Tom Wesselmann was born on February 23, 1931, in Cleveland, Ohio, and attended university before serving in the Korean War during the early 1950s. While overseas he began to craft cartoons, and upon his return to the States he earned a psychology degree from the University of Cincinnati. He then enrolled at the Art Academy of Cincinnati and later the Cooper Union in New York City, finishing his studies by the late 1950s.
"New York lit him on fire," said Wesselmann's second wife, Claire—a fellow Cooper Union student and model for her husband—about the city's creative scene at that time. Having presumed he would continue cartoon work, Wesselmann was inspired by innovative exhibitions to go in a new direction and worked as a collagist, having initial showings at the Tanager and Green galleries by the early '60s.

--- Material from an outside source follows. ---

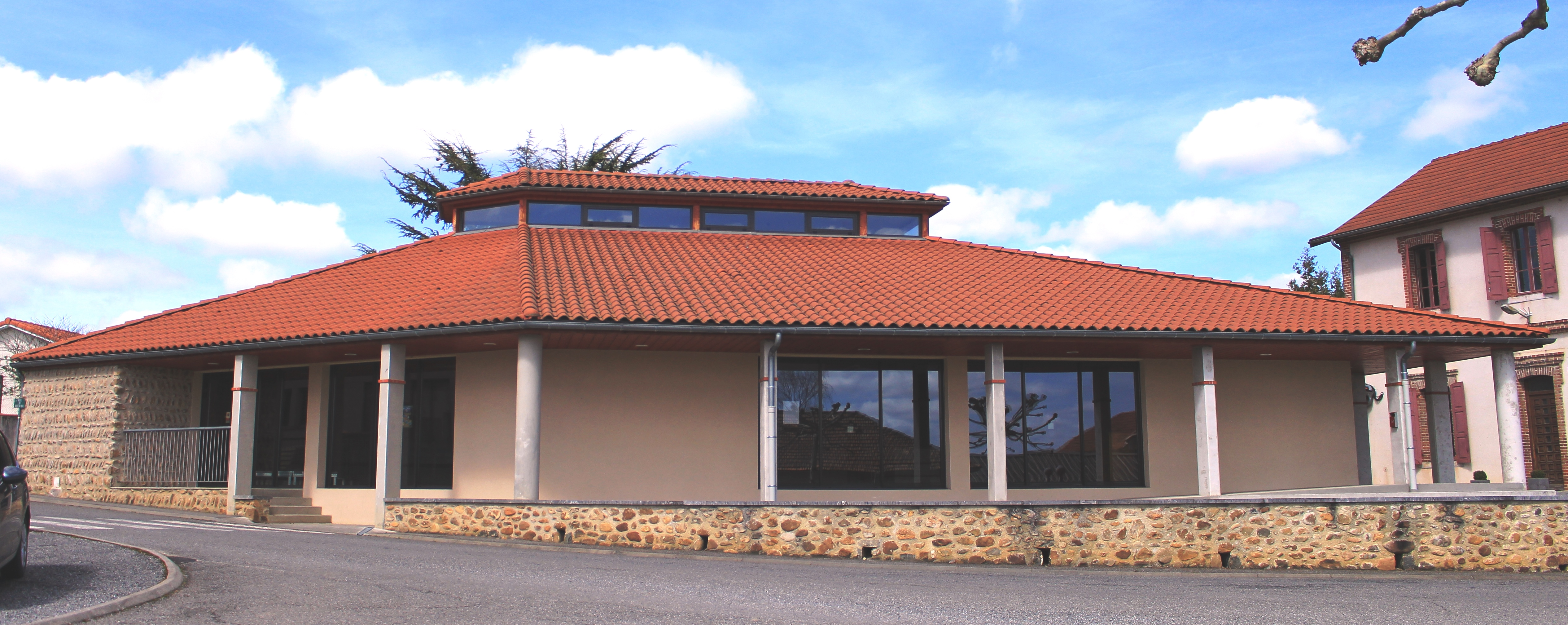 Salle des fêtes de Clarens (Hautes-Pyrénées)
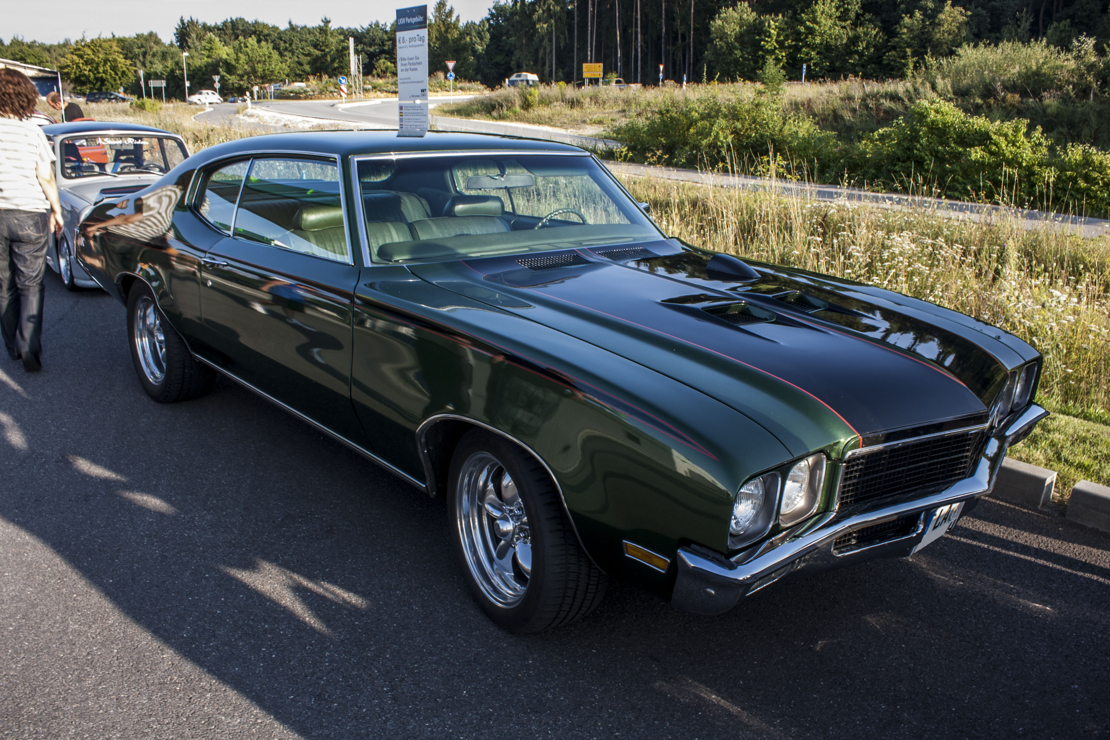 Buick GranSport GSX (1971/72)

He began to create art that incorporated commonplace real-world items with historical portraiture, often focusing on a reclining female nude. Hence he became known for his "Great American Nude" series, linked to more classical works. Due to his particular aesthetic, he was seen, along with figures like Andy Warhol and Roy Lichtenstein, as one of the purveyors of Pop Art, though Wesselmann stated that he didn't care for the term. Later in the decade his pieces were exhibited in Europe and Brazil.
During the '70s, Wesselmann completed his "Nude" series and went down a specific path with his "Standing Still Life" paintings, which featured objects such as keys and a toothbrush magnified to larger-than-life scale on canvas. He also became known for the "Smokers" series, zeroing in on disembodied presentations of hands and lips, and his "Bedroom Painting" art, with close-ups of objects, forms and faces in vivid color.
Having become an established international artist who was also known for his printmaking, Wesselmann later played with ideas around sculpture and metalwork. In the new millennium he returned to the nude figure, this time in a more abstract sense though continuing his use of an electric palette.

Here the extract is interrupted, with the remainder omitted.